The world-wide potential for waste heat recovery is enormous. “More than half of the energy consumed worldwide is wasted, most of it in the form of excess heat,” according to a news story on Gizmag.com

Not all waste heat is economically viable to recover. However, the Gizmag story says that research at the Massachusetts Institute of Technology indicates it might be possible to harvest much of the wasted heat produced by everything from computer processors to car engines and power plants, and convert it into usable electricity.

Genalta is currently involved in converting waste heat to power in the oil and gas industry. The company plans to expand into other industries, including the chemical, lumber and manufacturing sectors as well as the cement manufacturing and other kiln-based industries that generate a lot of waste heat. The firm has opened an office in Ontario to establish links to that province’s manufacturing base.

Kiss pointed out that in addition to recovering energy from waste heat, energy also can be recovered from waste fuel and “waste pressure.”

“Say you have a pump that’s running in a facility that’s dealing with sweetening natural gas.
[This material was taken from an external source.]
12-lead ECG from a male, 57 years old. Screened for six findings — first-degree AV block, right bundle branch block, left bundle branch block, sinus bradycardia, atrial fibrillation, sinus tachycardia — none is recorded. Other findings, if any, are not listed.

Typically at the pump … we can recover the wasted energy associated with throttling down the pressure from high pressure to low pressure,” he said.
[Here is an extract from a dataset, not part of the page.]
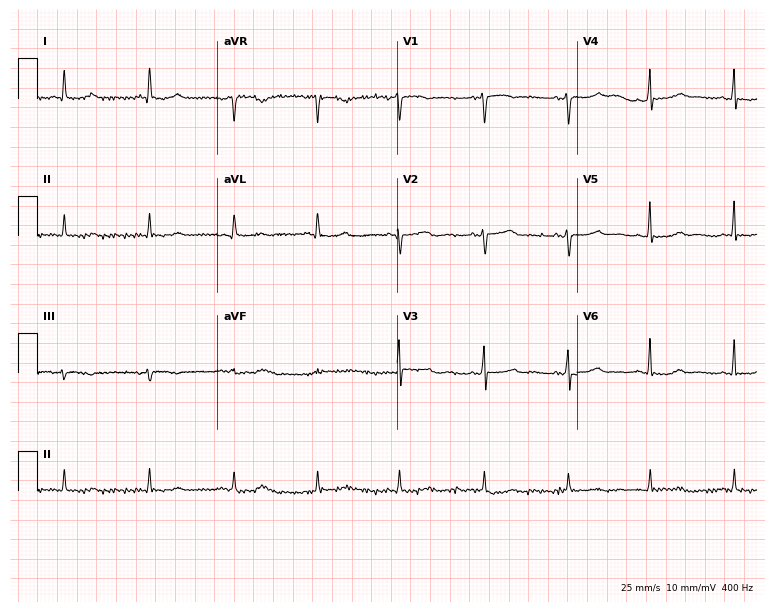
12-lead ECG from a female, 49 years old. Recorded interpretation: within normal limits.

Genalta does all the design, engineering, and construction, with a 10- to 20-year power purchase agreement or operations agreement with the client.

“In many cases we own 100 per cent of the facilities, with the waste energy provider cooperating on the power participation agreement. Or in some cases we joint venture with the waste energy provider,” Kiss said.

The company, which has significant investment from Enbridge Inc., has grown to 23 employees from 10 in 2011 and plans to double staff again in 2013.

Genalta currently is in the construction stage for facilities producing a total of about six megawatts, with another 45 MW being discussed for the engineering stage, and another 50 MW in the bidding process for each stage, Kiss said.

The company does as much construction as possible offsite, which makes for an efficient building process, he said. He pointed to the new 3-MW Cadotte Waste Fuel to Power Project at a Husky Energyheavy oil battery that flares between 750,000 to one million cubic feet of natural gas per day. Genalta will turn much of that waste gas into power for the local distribution grid, while reducing flaring at the site by more than 80 per cent.

All the facility’s modules were preassembled, with the lease developed over the same time frame, Kiss said. The facility essentially was built over a couple of weeks in April 2012, he said. “We still have to do electrical interconnection, but in essence everything is there.”

There are several challenges for the waste heat-to-energy industry, including having to work with a complex regulatory framework that requires a lot of expertise, Kiss said. Genalta has hired an expert in the area who has been very successful in dealing with the protocols, he said.

The industry also is a capital-expensive business with a long payback that requires a 10- or 20-year term for power payments, Kiss said. “We’re utility … so there’s a very high upfront capital outlay for R&D.”

There is also a long business development cycle, with often two to three years between the initial contact with the fuel-providing company and the final negotiations. Access to capital also has been a challenge because Genalta owns and operates the power-generating facilities, Kiss said.

Also, with the rapid growth of the company and the high activity in the oil and gas industry in Alberta, Genalta has had to go as far as Ontario to recruit staff.

Despite the challenges, Genalta has competitors in the space such as Calgary-based NRGreen Power Limited Partnership, an independent power producer related to Alliance Pipeline.

Under a 20-year power agreement with SaskPower, NRGreen Power has built four, 5-MW waste heat power generation units in Saskatchewan. NRGreen Power will be adding its fifth waste heat recovery unit in western Canada, to be built at Alliance Pipeline’s Windfall compressor station near Whitecourt, Alberta.

The Whitecourt Recovered Energy Project will utilize General Electric’s patented ORegan power system to generate 14 MW of electricity, with no new emissions or water use.

The $64-million project is scheduled to be operational in the third quarter of 2013.